PAT: Dave, usually people don't take kindly to somebody on their side saying things like this. And, you know, having any kind of change of heart. Are you getting a lot of -- are you getting a lot of pushback? Are you getting a lot of virulent tweets and response from what you've been saying lately?

DAVE: Yeah. I mean, look, you know, the way we interact these days, because we're all doing it behind a computer, because so many people are doing it anonymously and, you know, create all these fake accounts, it's hard to pilfer any truth out of what really matters or whatnot. Yeah, I get a couple bad articles --

PAT: Yeah, you can't be very popular at the Young Turks Network anymore, right?

DAVE: Well, look -- yeah, well, none of those guys will talk to me. And really, there was a direct line through -- over the course of the last two years, and particularly the free speech stuff, when Charlie Hebdo happened and when that whole blowup happened on realtime between Sam Harris and Bill Maher versus Ben Affleck, where they were trying to explain really complex issues related to the difference between the nominal average Muslim person and what an Islamist is and what a jihadist is and all of this stuff. Really complex stuff. And just the knee-jerk response to yell bigot and racist. And that if anybody didn't immediately say they were for gay marriage, the second you were for gay marriage, then they're a homophobe.

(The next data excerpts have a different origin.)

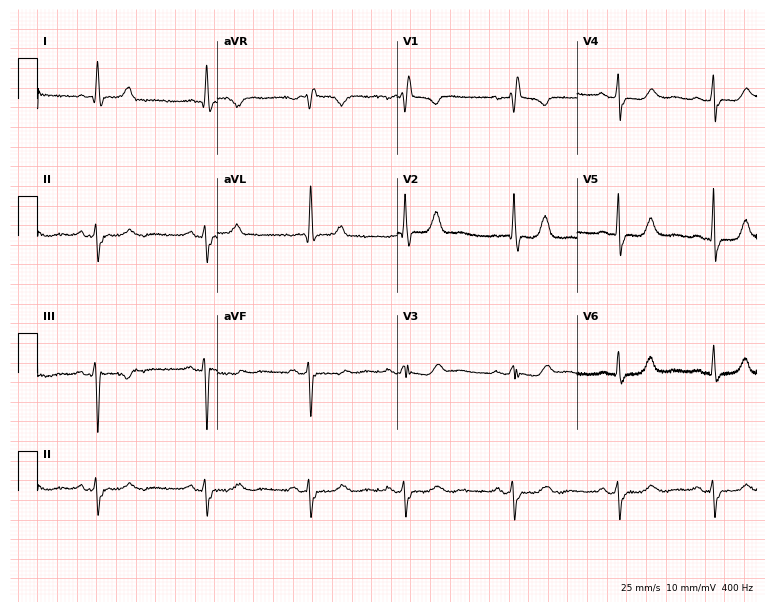
ECG — a 65-year-old female. Findings include right bundle branch block.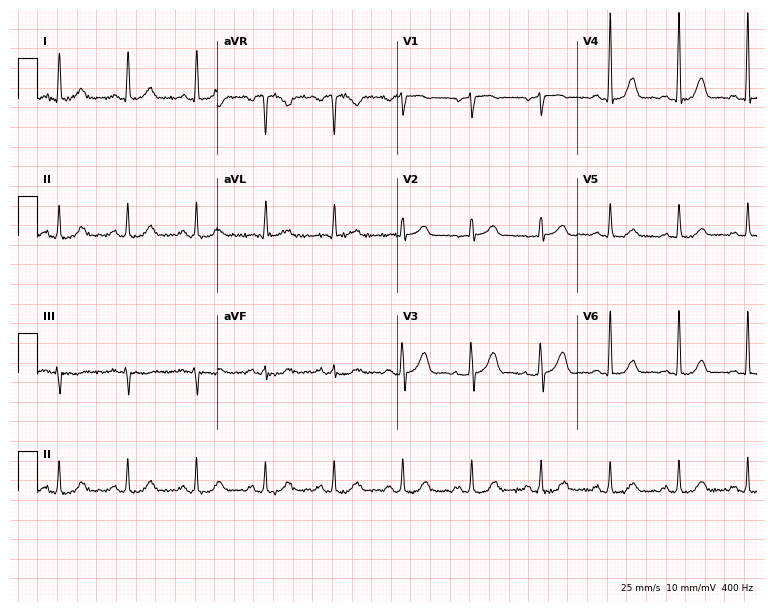
Electrocardiogram, a 79-year-old female. Overall reading on record: normal ECG.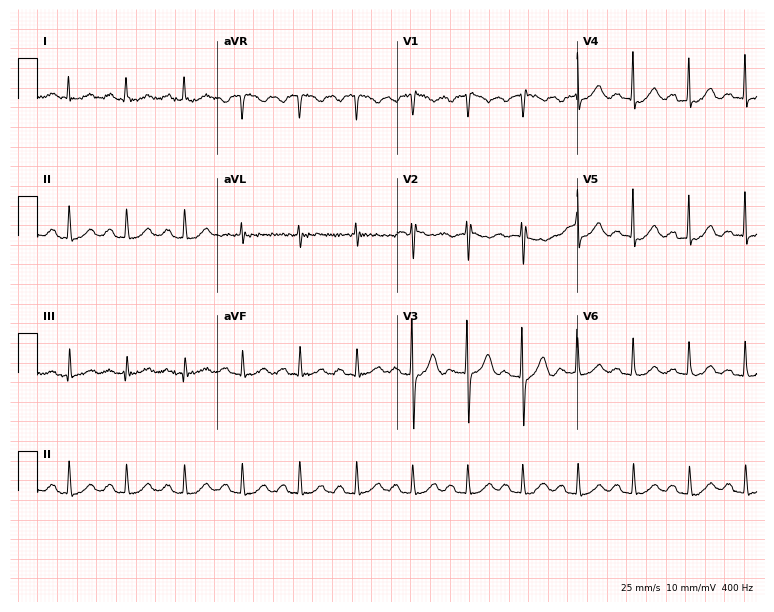
12-lead ECG (7.3-second recording at 400 Hz) from a 72-year-old male patient. Findings include sinus tachycardia (a sinus rate of 100 beats per minute or more).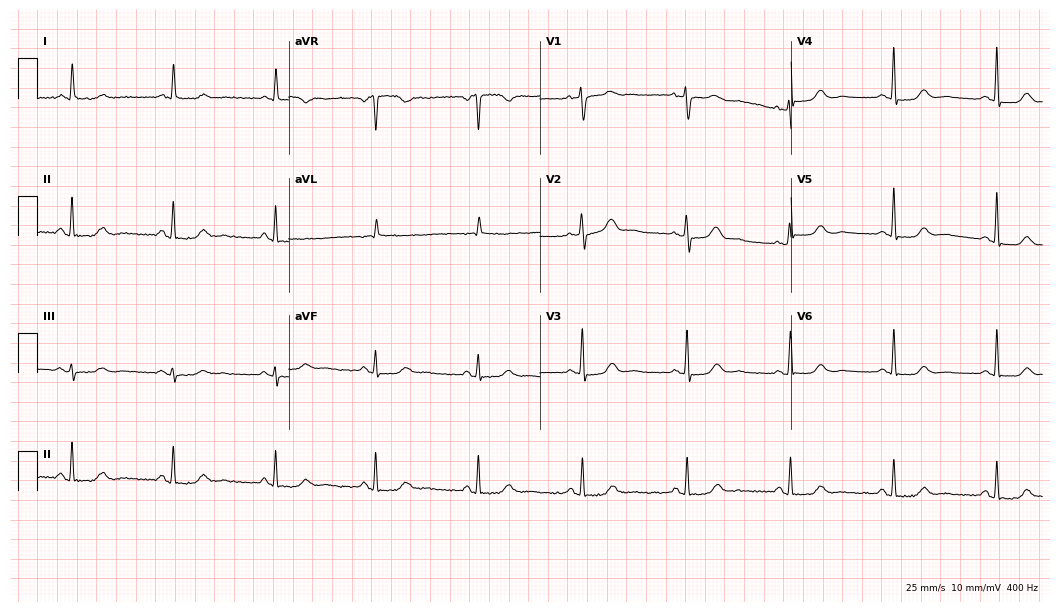
Standard 12-lead ECG recorded from a 74-year-old female (10.2-second recording at 400 Hz). Read as a normal ECG.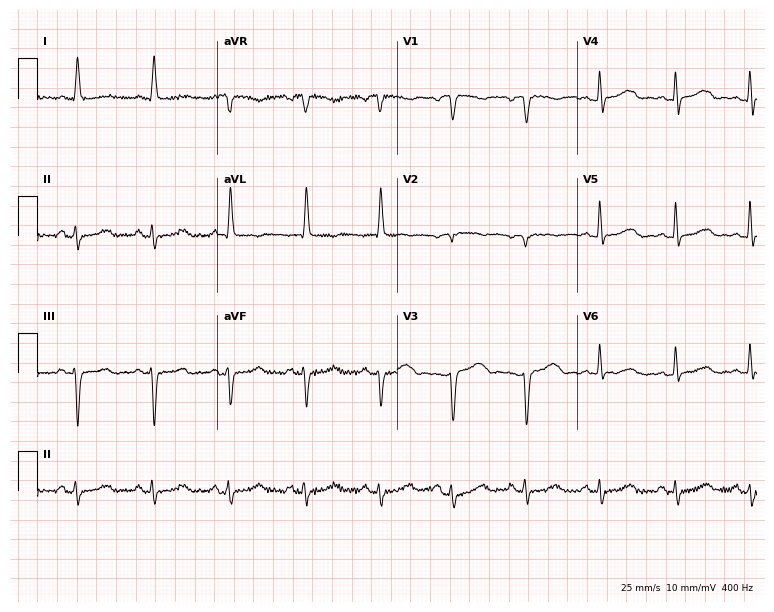
12-lead ECG from a female patient, 75 years old. Screened for six findings — first-degree AV block, right bundle branch block, left bundle branch block, sinus bradycardia, atrial fibrillation, sinus tachycardia — none is recorded.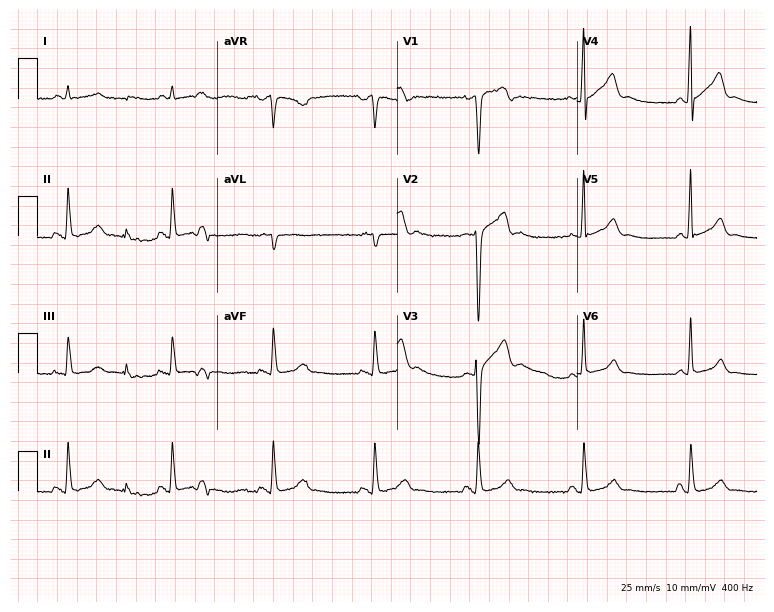
12-lead ECG from a female patient, 55 years old. No first-degree AV block, right bundle branch block, left bundle branch block, sinus bradycardia, atrial fibrillation or sinus tachycardia recorded for this tracing. Findings outside these six are not listed.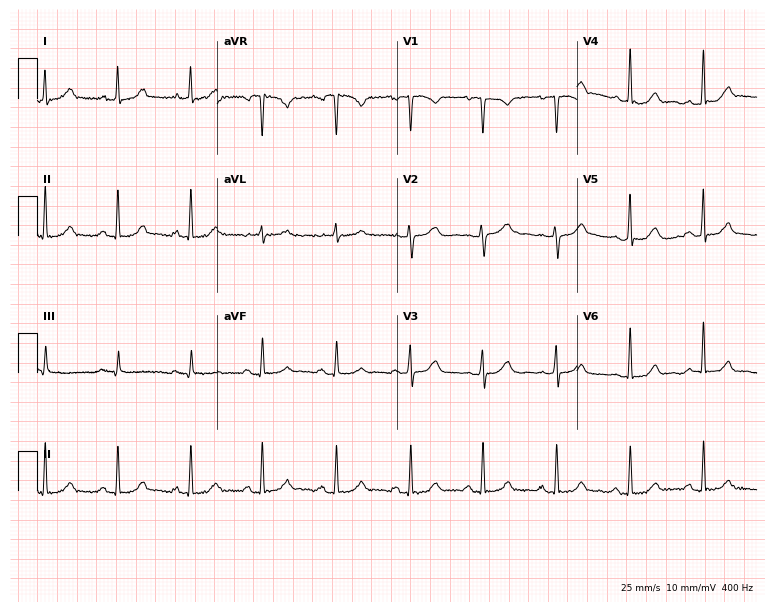
Resting 12-lead electrocardiogram (7.3-second recording at 400 Hz). Patient: a female, 39 years old. None of these six findings is recorded: first-degree AV block, right bundle branch block, left bundle branch block, sinus bradycardia, atrial fibrillation, sinus tachycardia.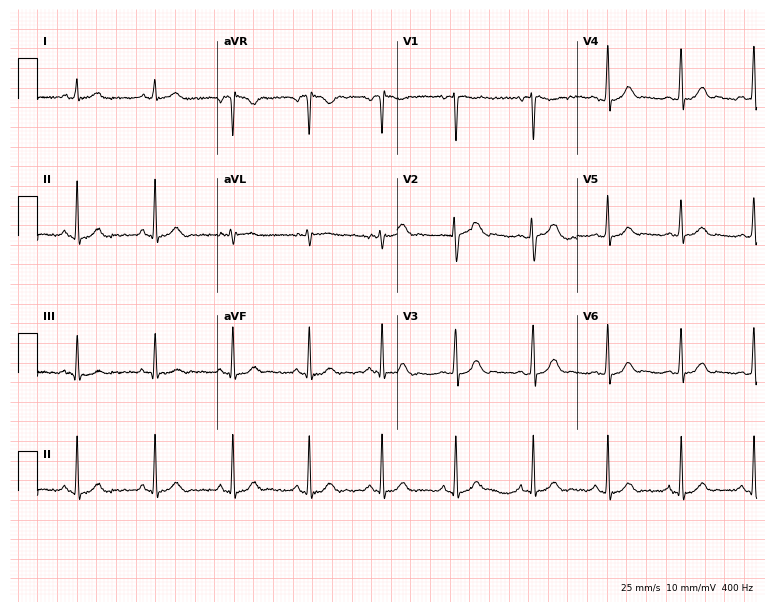
Electrocardiogram (7.3-second recording at 400 Hz), a 27-year-old woman. Of the six screened findings (first-degree AV block, right bundle branch block, left bundle branch block, sinus bradycardia, atrial fibrillation, sinus tachycardia), none is recorded.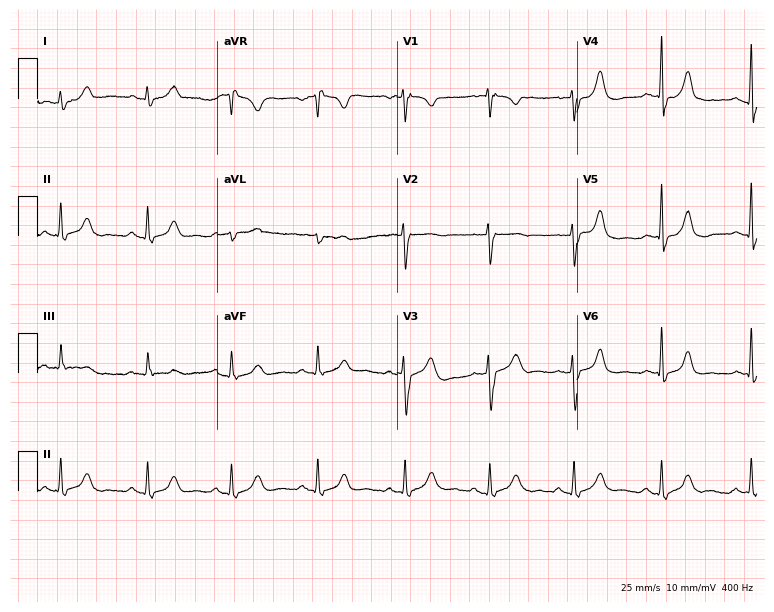
ECG — a woman, 37 years old. Labelled as a normal ECG.

And if they immediately aren't okay with the bathroom designation that you want, the second you want it, they're a transphobe. Or all of these things.

This isn't -- it's not a mature enlightened way of thinking. It's actually completely the reverse of that.

And I'm a firm believer -- Glenn, you know this. I'm married. I'm gay married. Okay. So, you know, I think that I can show people that you don't have to bark and shame people into liking you. No one likes that. What you can do is be a responsible human being and show people that that's okay.

And so these guys -- look, the progressives have used all these words to the point that they're meaningless. And what I hear now, and I've done a couple videos on this recently, is that when you've pinned everybody else to be Hitler basically -- because this is what they're doing: Everyone else is a bigot and a racist and Hitler, blah, blah, your only other out then is violence. And I think we're already seeing the underpinnings of that. And I suspect we're going to see more of it unfortunately.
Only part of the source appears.